Many G protein-coupled P2 receptors now have been cloned (see Table 2). Nomenclature for these cloned receptors is still very much under discussion but, for the time being we suggest the receptor putatively named p2y3 (Ref. 19) is given in lower case letters because it was cloned from chick. The reason for this caution is because of a precedence for the occurrence of major differences between mammalian and avian G protein-coupled receptors from, for example, β-adrenoceptors. Whereas there is considerable homology in the case of β2-adrenoceptors (about 90%), the homology in the case of the β1-adrenoceptor is only about 50%. Moreover, a β-receptor has been cloned from the turkey, for which no mammalian species homologue has been identified despite wide-ranging efforts to do so. In the case of the p2y5 (Ref. 20) and P2Y7 receptors21, where the sequence homology of the two proteins to previously identified members of the P2Y receptor family is low, we anticipate further findings in this area (Table 2).
Table 2.
P2Y receptors
| P2Y subtypes | Species | Accession number | Refs |
|---|---|---|---|
| P2Y1 | Human | Z49205, U42029, U42030a | 34,35 |
| Cow | X87628 | 36 | |
| Rat | U22830 | 37 | |
| Mouse | U22829 | 37 | |
| Chick | X73268 | 38 | |
| Turkey | U09842 | 39 | |
| P2Y2 | Human | U07225(or S74902) | 40,41 |
| Rat | U09402, L46865, U56839b | 26,42 | |
| Mouse | L1 4751 | 43 | |
| p2y3 (chick) | Chick | X98283 | 19 |
| P2Y4 | Human | X91852, U40223 | 44,45 |
| p2y5 (function not established) | Human | P32250(or L06109) | 20 |
| P2Y6 | Human Rat |
X97058 D63665 |
46
47 |
| P2Y7* | Human | U41070 | 21 |
| p2y (novel receptor in embryonic nervous system) |
Xenopus | 48 | |
| P2ZADP | Functionally defined ADP receptor (e.g. platelets). Not cloned. | ||
| P2YAp4A | Functionally defined adenine nucleotide receptor. Not cloned. | ||
The only published data on this receptor suggests that this gene product fulfils the criteria to name this receptor. References:
Leon et al. 1995. Direct submission to Genbank,
Seye et al. 1996. Direct submission to Genbank.
Note that in accordance with the general IUPHAR rules, the names of receptor species for which there is good pharmacological evidence, but which have not been cloned, are given in italics. Conversely, the names of receptors for which there is only data from cloning experiments and for which there is no evidence of a functional role are given in lower case letters.
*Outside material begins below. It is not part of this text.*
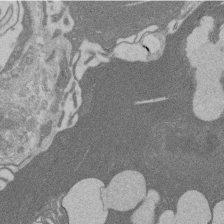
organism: Rat
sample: Salivary granule

It must be pointed out that the ADP receptor in platelets, which was pharmacologically defined years ago (see Ref. 2), has not yet been cloned. In such a case NC-IUPHAR recommends that the name be given in italics. In order not to preempt the efforts of cloning, we recommend the term P2YADP rather than, e.g. P2Y8 or P2Y9. The recently reported p2y3 receptor from the chick19 shows a preference for ADP, but is clearly different from the platelet ADP receptor. It is possible, but far from certain, that a mammalian homologue of the chick p2y3 receptor would be the long sought-after receptor.
Since the nomenclature for P2 receptors is based largely on structure numerous questions arise. For example, how should a pharmacologist working in isolated tissues name a new receptor if it responds to UTP in preference to ATP, particularly if it is not clear what molecular type of receptor is involved? In such a situation, the term UTP- (or UDP-) preferring P2(Y) receptor is recommended (the letter Y included only in cases where there is evidence that the receptor is indeed of the Y type, i.e. G protein coupled). The more descriptive term should be used since the observed response could be due to several different cloned receptors, alone or in combination.
For future developments, the reader is refererred to the Web site maintained by G. Burnstock and B. King, who have done the field a great service by providing a ready access to the latest discoveries on P2 receptors49. (http://ylem.anat.ucl.ac.uk/research/burnstock/nomenclature.html see also http://mgddk1.niddk.nih.gov:8000/nomenclature.html.)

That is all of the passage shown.